## Work instruction
Locate each line in the records containing "Category". Copy it.

▼

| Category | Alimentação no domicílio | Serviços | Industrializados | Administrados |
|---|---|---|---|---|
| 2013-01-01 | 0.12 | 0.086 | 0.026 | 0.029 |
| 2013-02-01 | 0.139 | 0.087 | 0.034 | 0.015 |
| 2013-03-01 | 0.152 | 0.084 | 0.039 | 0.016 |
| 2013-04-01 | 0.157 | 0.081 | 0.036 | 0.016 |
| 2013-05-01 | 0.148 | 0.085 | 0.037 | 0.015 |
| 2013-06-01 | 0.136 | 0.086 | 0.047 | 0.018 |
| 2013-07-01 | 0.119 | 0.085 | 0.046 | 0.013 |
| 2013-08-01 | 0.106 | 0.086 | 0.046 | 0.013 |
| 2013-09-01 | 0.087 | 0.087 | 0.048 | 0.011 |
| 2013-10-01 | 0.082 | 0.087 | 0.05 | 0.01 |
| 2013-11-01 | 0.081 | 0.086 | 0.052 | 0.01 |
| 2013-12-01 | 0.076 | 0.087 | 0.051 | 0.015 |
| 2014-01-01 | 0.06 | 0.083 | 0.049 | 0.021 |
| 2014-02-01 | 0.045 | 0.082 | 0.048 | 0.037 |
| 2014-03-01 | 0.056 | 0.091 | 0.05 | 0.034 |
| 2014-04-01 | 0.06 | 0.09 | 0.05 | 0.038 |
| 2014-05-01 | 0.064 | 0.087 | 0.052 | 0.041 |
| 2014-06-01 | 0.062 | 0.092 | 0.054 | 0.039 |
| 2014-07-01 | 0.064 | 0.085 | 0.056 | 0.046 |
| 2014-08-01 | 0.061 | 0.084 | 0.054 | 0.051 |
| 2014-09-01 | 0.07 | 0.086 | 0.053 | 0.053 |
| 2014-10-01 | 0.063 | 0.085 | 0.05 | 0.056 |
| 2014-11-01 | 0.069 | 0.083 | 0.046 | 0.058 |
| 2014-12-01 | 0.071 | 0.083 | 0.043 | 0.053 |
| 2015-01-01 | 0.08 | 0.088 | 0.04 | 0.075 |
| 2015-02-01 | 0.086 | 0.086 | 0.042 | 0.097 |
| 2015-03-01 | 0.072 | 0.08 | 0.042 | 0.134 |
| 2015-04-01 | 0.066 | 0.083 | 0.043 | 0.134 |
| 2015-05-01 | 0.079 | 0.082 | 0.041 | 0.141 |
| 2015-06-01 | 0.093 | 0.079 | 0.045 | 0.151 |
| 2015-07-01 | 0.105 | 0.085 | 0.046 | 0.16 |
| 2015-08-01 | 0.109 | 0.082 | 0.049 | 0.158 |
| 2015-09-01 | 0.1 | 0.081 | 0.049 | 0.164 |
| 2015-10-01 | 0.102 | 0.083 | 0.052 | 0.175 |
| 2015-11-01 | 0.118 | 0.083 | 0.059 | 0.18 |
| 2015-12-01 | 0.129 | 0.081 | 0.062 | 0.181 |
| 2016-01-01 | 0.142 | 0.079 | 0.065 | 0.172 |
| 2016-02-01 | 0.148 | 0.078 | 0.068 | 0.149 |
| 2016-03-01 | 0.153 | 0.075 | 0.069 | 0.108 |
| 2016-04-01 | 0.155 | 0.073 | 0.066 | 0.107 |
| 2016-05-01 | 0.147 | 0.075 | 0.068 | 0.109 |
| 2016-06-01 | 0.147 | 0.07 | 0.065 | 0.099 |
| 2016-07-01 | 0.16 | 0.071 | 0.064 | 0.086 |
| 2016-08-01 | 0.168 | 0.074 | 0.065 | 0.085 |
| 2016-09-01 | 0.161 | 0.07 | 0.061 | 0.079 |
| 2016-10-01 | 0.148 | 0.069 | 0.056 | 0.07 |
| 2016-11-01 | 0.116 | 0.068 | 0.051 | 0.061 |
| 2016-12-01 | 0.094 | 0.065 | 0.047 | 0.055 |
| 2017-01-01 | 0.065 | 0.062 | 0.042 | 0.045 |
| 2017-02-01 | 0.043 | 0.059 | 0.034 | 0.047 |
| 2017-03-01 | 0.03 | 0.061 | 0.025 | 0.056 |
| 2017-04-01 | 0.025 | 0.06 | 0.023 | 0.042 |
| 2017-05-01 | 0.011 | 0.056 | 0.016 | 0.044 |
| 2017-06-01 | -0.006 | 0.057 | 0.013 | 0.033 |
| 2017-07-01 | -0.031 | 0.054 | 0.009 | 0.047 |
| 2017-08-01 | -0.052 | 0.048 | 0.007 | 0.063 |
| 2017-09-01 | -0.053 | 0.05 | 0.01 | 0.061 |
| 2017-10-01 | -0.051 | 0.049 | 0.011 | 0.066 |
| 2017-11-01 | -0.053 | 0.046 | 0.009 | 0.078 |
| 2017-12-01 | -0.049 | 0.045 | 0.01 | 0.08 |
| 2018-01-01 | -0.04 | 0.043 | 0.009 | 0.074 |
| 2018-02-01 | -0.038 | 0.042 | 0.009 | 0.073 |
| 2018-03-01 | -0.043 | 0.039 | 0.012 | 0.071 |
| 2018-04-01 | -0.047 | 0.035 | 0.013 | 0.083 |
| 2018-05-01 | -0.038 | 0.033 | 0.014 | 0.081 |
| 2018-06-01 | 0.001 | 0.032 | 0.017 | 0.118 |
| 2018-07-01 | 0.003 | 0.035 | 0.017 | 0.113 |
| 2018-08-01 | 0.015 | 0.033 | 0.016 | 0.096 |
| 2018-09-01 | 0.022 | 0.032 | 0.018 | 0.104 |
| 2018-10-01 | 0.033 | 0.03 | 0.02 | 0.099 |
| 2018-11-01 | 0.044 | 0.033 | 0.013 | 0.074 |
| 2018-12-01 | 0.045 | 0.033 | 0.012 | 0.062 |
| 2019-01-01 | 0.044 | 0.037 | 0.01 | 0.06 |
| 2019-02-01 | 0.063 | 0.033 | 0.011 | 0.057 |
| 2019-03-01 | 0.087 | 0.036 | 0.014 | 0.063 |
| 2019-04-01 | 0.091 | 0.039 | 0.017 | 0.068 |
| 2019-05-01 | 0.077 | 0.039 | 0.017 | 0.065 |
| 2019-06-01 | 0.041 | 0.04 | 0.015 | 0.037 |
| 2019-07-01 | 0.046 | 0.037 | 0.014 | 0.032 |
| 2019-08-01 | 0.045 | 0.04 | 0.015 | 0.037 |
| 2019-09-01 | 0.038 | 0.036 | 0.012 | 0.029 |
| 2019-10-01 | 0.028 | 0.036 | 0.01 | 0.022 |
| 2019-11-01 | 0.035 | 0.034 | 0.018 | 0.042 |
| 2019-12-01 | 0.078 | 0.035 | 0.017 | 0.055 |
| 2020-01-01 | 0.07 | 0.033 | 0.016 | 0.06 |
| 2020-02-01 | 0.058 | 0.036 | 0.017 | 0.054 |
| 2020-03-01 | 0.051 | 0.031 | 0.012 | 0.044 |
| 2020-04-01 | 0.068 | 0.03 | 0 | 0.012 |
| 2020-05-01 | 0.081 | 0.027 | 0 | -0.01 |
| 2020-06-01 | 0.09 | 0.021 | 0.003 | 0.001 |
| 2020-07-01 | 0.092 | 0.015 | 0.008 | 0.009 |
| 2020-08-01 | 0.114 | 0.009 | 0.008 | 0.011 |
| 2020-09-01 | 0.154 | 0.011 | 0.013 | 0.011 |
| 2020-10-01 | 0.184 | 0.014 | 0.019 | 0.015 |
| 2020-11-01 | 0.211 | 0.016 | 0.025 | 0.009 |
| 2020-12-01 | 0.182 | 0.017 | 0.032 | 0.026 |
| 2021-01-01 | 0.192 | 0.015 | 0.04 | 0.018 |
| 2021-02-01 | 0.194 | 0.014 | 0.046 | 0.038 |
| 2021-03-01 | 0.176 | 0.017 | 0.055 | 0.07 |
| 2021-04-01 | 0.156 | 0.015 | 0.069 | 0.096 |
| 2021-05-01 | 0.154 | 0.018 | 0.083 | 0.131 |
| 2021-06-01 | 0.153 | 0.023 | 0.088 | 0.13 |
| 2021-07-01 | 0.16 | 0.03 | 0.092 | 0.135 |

▲
▼

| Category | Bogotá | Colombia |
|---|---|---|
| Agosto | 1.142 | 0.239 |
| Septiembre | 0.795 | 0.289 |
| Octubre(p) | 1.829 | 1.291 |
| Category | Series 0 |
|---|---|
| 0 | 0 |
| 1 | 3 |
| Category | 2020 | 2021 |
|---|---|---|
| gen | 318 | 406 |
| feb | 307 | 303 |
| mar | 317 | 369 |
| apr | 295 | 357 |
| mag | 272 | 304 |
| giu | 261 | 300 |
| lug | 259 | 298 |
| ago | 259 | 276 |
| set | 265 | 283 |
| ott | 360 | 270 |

▲
▼

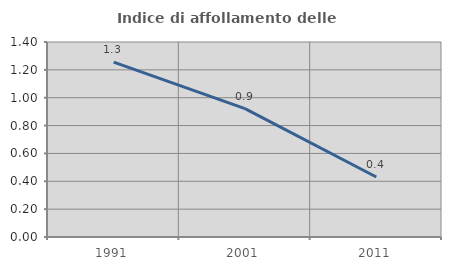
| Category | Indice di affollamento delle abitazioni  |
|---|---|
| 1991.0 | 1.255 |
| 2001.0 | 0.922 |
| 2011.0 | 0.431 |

▲

## Solved exercise
| Category | Alimentação no domicílio | Serviços | Industrializados | Administrados |
| Category | Bogotá | Colombia |
| Category | Series 0 |
| Category | 2020 | 2021 |
| Category | Indice di affollamento delle abitazioni  |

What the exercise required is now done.